There are probably as many reasons for Stumbling as there are Stumblers. It is at once a very personal matter and a reason for considerable debate and public verbal venom. It would seem to me that there is enough room inside something as big as the World Wide Web for all of the viewpoints, and that coexistence should be pretty easy.

I am here primarily to learn, and to occasionally be surprised and amazed by the next thing that appears on my monitor after I click on the Stumble button. That happens a lot more than I ever thought it would. The amount of content on the Web is almost indescribably large. A lot of it is interesting. And I know, as certainly as you can know anything, that I would not get to as much of it as I do without StumbleUpon.

I did not join StumbleUpon to make new friends. It is not that I am opposed to making new friends, or opposed to meeting people on line. It is just that when I started Stumbling, I did not know that making Stumble-friends was possible. I should have, of course. I have been making friends on the internet since I joined Compuserve in 1981. I just didn’t think of StumbleUpon in those terms, primarily because I can be pretty dim sometimes. But now look at all the wonderful people I have met!

There are some people that join StumbleUpon primarily to promote something. It may be sites for their customers, it may be site for themselves. I do a little of that, too. But it’s hard to think of it as spamming. I work hard at every post I write. I believe that every one of them adds value to the Web. At the very worst, they add more value than one more photoshopped LOL-cat picture.

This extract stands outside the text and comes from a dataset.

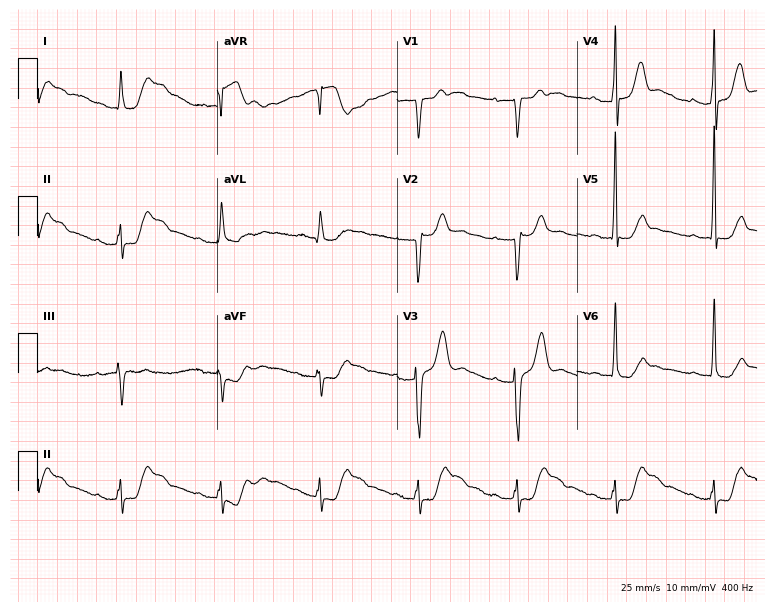
Standard 12-lead ECG recorded from a 68-year-old male patient (7.3-second recording at 400 Hz). None of these six findings is recorded: first-degree AV block, right bundle branch block, left bundle branch block, sinus bradycardia, atrial fibrillation, sinus tachycardia. Only these six findings were labelled.
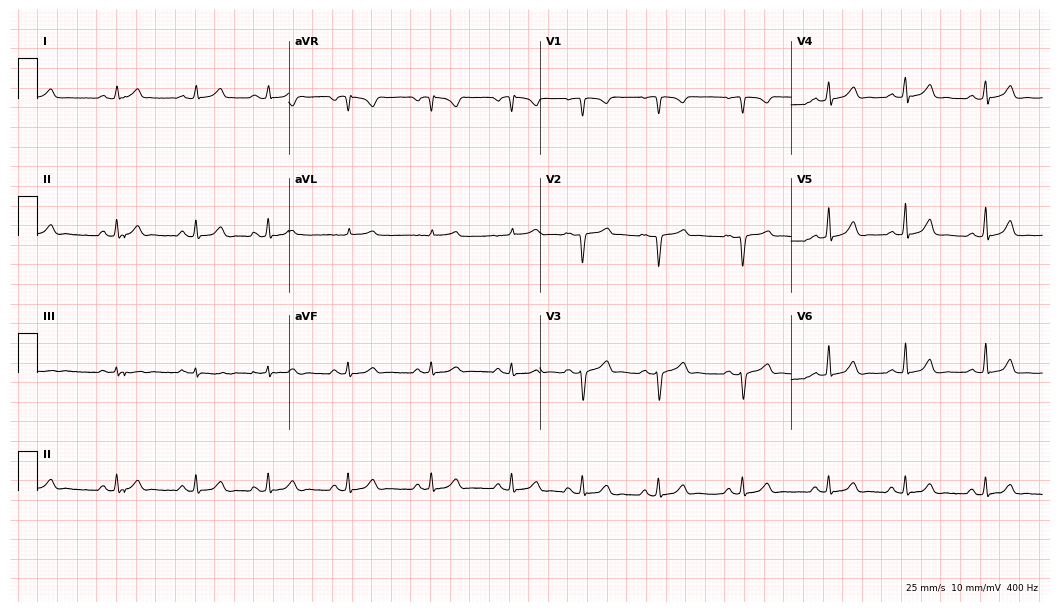
Electrocardiogram, a 20-year-old female. Overall reading on record: normal ECG.

There are some people that join because it gives them the opportunity to make nasty comments at the expense of other people. There were people like that on Compuserve in 1981, in every forum that I have joined, and in every human habitation since people came down from the trees. Folks like that are just part of the woodwork, a very small, annoying minority, easy enough to ignore. They apparently have their own problems.

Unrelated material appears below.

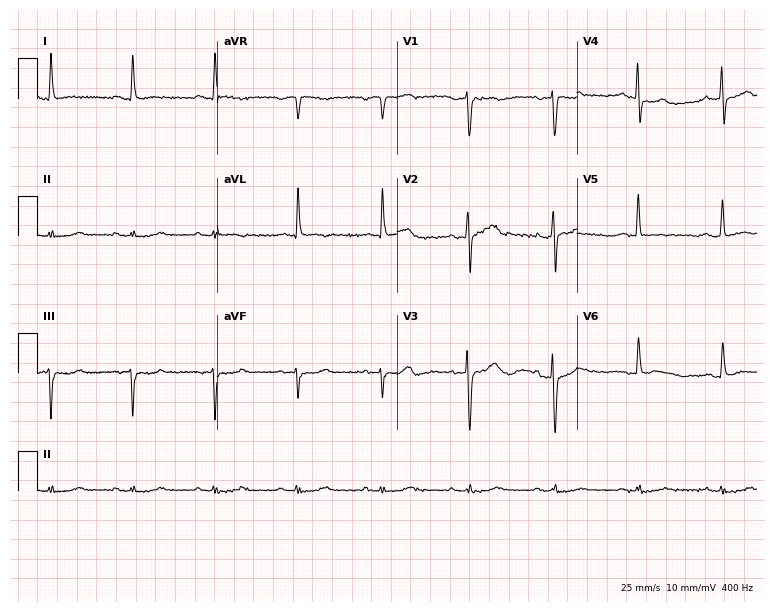
Resting 12-lead electrocardiogram (7.3-second recording at 400 Hz). Patient: a man, 79 years old. None of these six findings is recorded: first-degree AV block, right bundle branch block (RBBB), left bundle branch block (LBBB), sinus bradycardia, atrial fibrillation (AF), sinus tachycardia.

I’m not keeping detailed stats on this (I have better things to do) but I would guess that for every whiner and complainer, there are a thousand cool and interesting people using StumbleUpon. They are here for fun. They are here to contribute. They are here make friends. They are here to learn. They are here to teach. The variety is as boundless as the entire human race. That’s why this place is such a gas.

More later, some time, about why people Stumble.